Wow. You are really really good. I'm very grateful. I've made you a contributor to the project:

http://tekinged.com/about.php (Your name is in the box on the right)

Please let me know if you would prefer I not list you in the contributors.

I'm going to now start seeing if I can train tesseract for this language. If that fails, at least I'll have really nice columns to send to mechanical turk or to do myself with the other volunteers.

If I do need to revert to mechanical turk, it would be potentially really useful to further split the columns into individual word entries. Would that be possible? For example:

By the way, I tried to do the boxes manually and did a poor job. Hopefully a script could do better. I messed up the final two entries I'm noticing now but you probably get the idea. Thanks again very very much!

Post by **fmw42** » 2015-01-04T22:59:31-07:00

Splitting into rows for each dictionary word would be hard. The only reason my method worked was because the columns had good space between them. The rows for each word are the same as for the rows of text below them. So I do not see how one would easily find where each word begins. If there is enough space between each row of text and they are equally spaced, then it might be possible to separate each row of text by looking for the spaces after averaging down to one column. Then you would have average each separated row of text to one row of pixels and see where the dictionary word starts compared to each other indented row of pixels. The issue is if there is enough space between each row of text that it would be perfectly white when averaged to one column. That also depends upon how good the deskew is done. If there is any rotation left and the space is small, then there will be no visible white spaces when averaged to one column.

johnbent · Post by **johnbent** » 2015-01-21T09:25:27-07:00

Fred, thank you so very much for all your help. I've now found another similar dictionary on which the OCR works much better even though the text is entirely Palauan without any English! Unfortunately however your awesome columnize script doesn't work for these images and I can't figure out why. If you could see what is wrong, that would be super awesome of you. Here's the image and again I'm hoping to be able to deskew and columnize. Cropping out the top and bottom to get rid of the weird corner graphics, the page number, and the marker words would be great too. However, I think they are always a fixed pixel distance so that is one easy thing I'm able to do myself.
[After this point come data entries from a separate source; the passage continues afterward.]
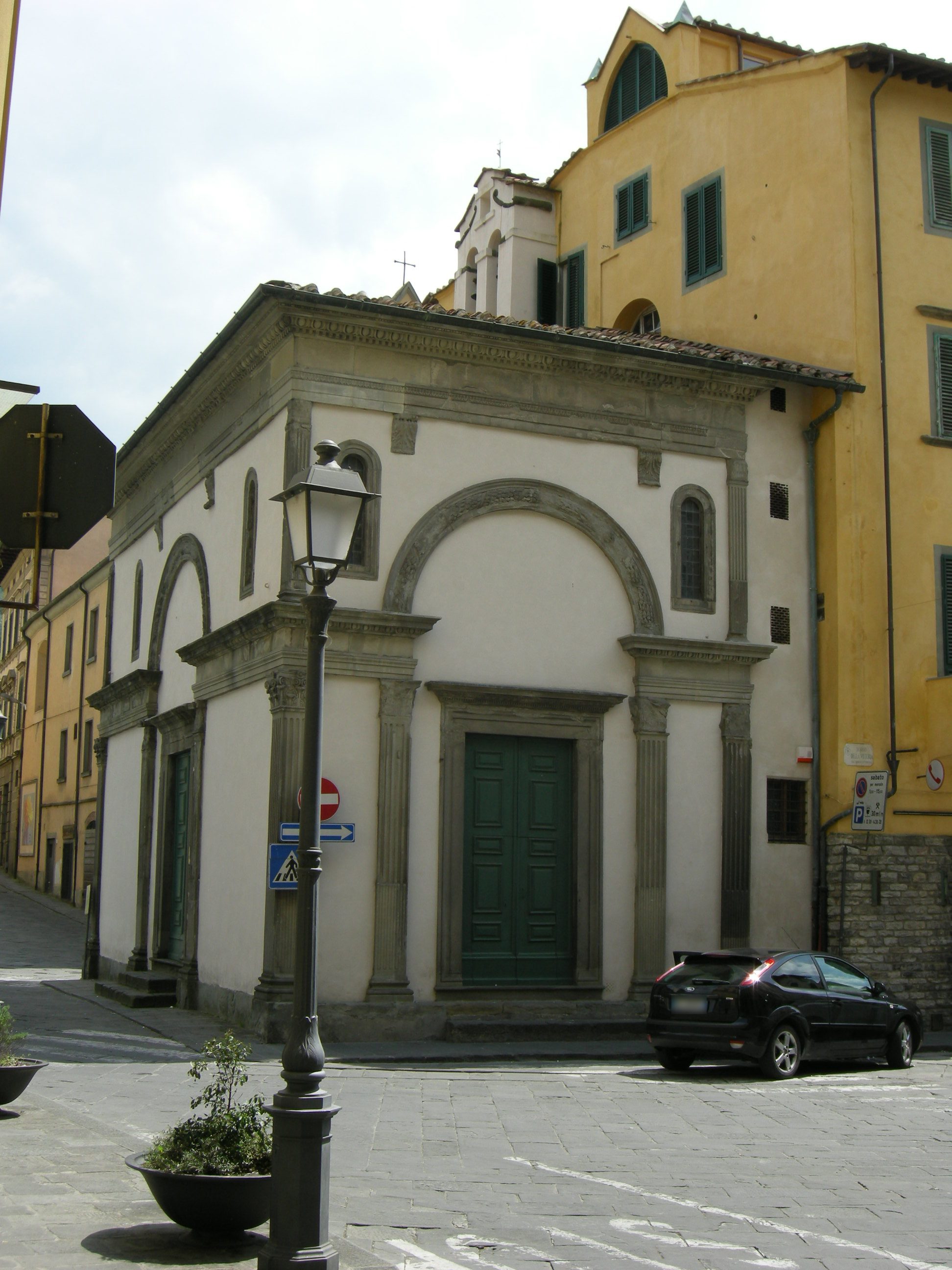 Pescia, Chiesa Madonna di piazza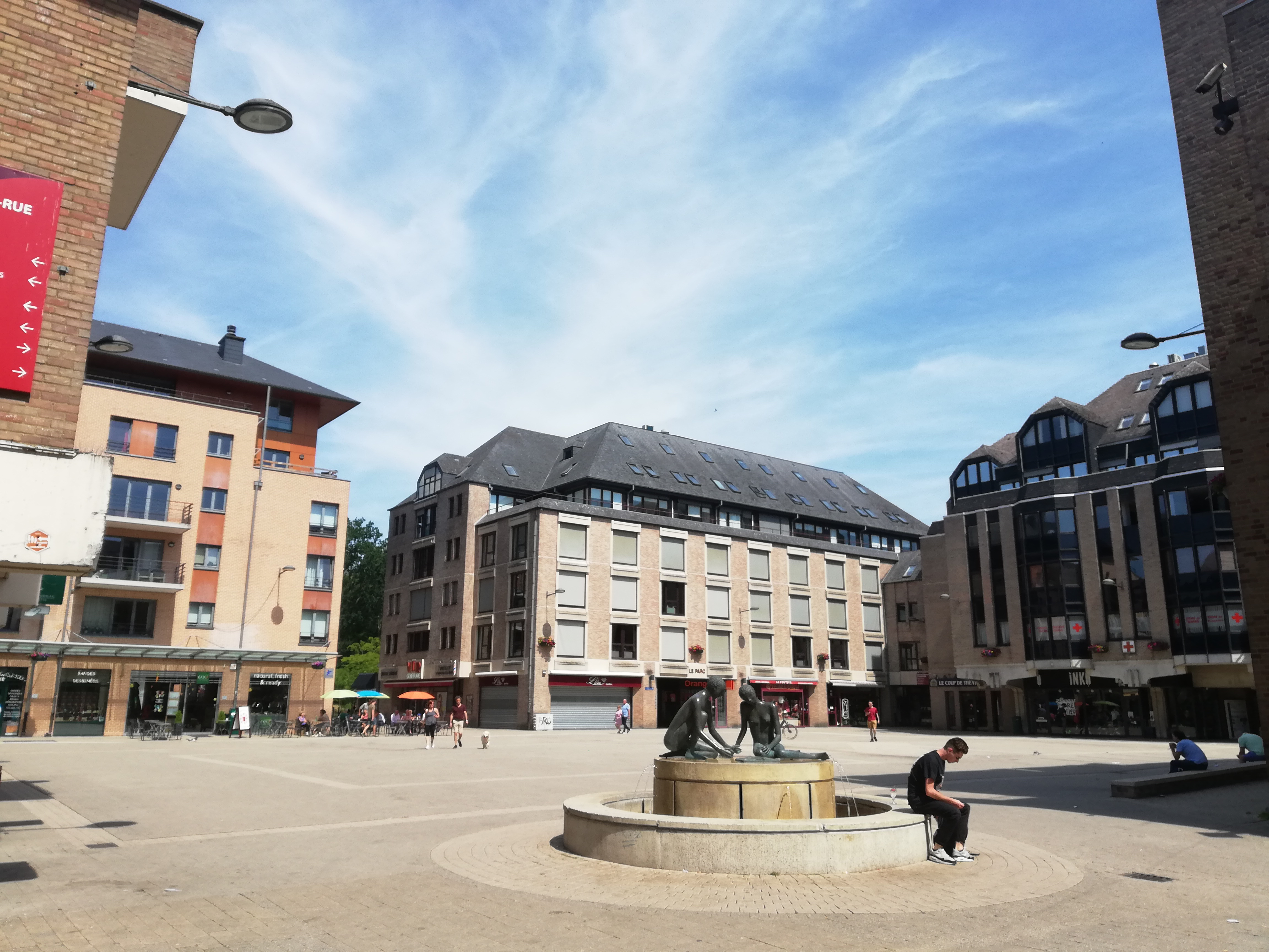 Place de l'Université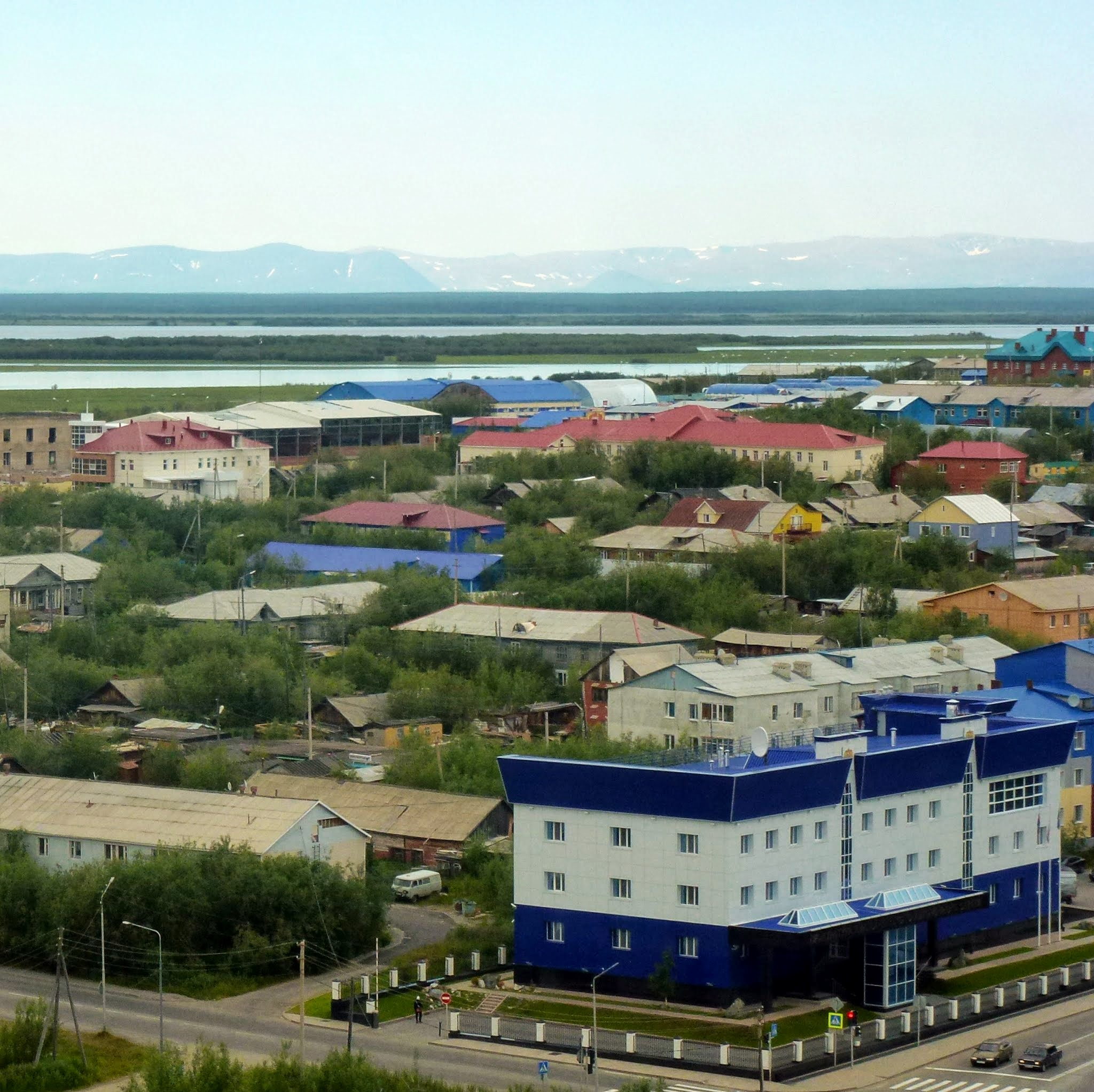 Салехард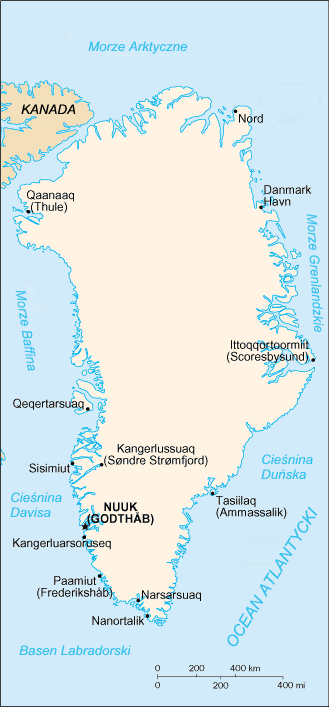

Post by **fmw42** » 2015-01-21T10:49:08-07:00

You have removed the image. So I cannot process it. But when I saw it a few minutes ago, I noticed that there is some symbol graphics at the top right and bottom right corners. My last script relied upon a 60 pixel gap to remove stuff at the top and bottom (note the arguments 50 in the script). This was customized for that one book. You probably need deskew as before and then manually crop the stuff at the top and bottom since there is not much room for error in automatically cropping. Then process the other part of the script that finds the center column and splits it into two parts.

johnbent · Post by **johnbent** » 2015-01-21T10:58:43-07:00

Shoot! Sorry; I'm an idiot! Here's the image:

Post by **fmw42** » 2015-01-21T16:14:10-07:00

The code I provided before was customized to that one style page/book. This page/book has different headers and footers. In fact, there is no titled header as in the previous book and only a graphic on the top left and bottom left that unfortunately has no space between it and the start of the text below it. It would be hard if not impossible to remove this automatically without the chance of cutting off part of the first row of text and the bottom row of text. Though, I could provide the code to do that with an argument for you to use to cut it off. Is the graphic only on the left side of every page or does it switch between the left and right sides for even and odd pages.

This code, to simply skew and cut the image into two halves is pretty generic. It works fine on this page.

Code: Select all

infile="page-034.png"
inname=`convert -ping "$infile" -format "%t" info:`
suffix=`convert -ping "$infile" -format "%e" info:`
convert "$infile" -auto-level -morphology smooth diamond:1 \
-background white -deskew 40% +repage \
-fuzz 10% -trim +repage tmp.png
OIFS=$IFS
IFS=$'\n'
white_arr=(`convert tmp.png -auto-level -scale x1! txt: |\
tail -n +2 | tr -cs "0-9\n" " " | grep -e '.* .* 255'`)
echo "${white_arr[*]}"
num=${#white_arr[*]}
IFS=$OIFS
middle=`convert xc: -format "%[fx:round($num/2)]" info:`
echo "middle=$middle"
xcrop=`echo "${white_arr[$middle]}" | cut -d\  -f1`
echo "xcrop=$xcrop"
ww=`convert -ping tmp.png -format "%w" info:`
hh=`convert -ping tmp.png -format "%h" info:`
ww1=$((xcrop+1))
dim1="${ww1}x${hh}+0+0"
ww2=`convert xc: -format "%[fx:$ww-$xcrop-1]" info:`
xoff2=$ww1
dim2="${ww2}x${hh}+${xoff2}+0"
echo "dim1=$dim1; dim2=$dim2;"
convert tmp.png -write show: \
\( -clone 0 -crop $dim1 +repage -fuzz 10% -trim +repage -write ${inname}_left.$suffix \) \
\( -clone 0 -crop $dim2 +repage -fuzz 10% -trim +repage -write ${inname}_right.$suffix \) \
null:
rm -f tmp.png

johnbent · Post by **johnbent** » 2015-01-22T12:21:28-07:00

Thank you; you're amazing and I'm super appreciative! It's awesome and it works!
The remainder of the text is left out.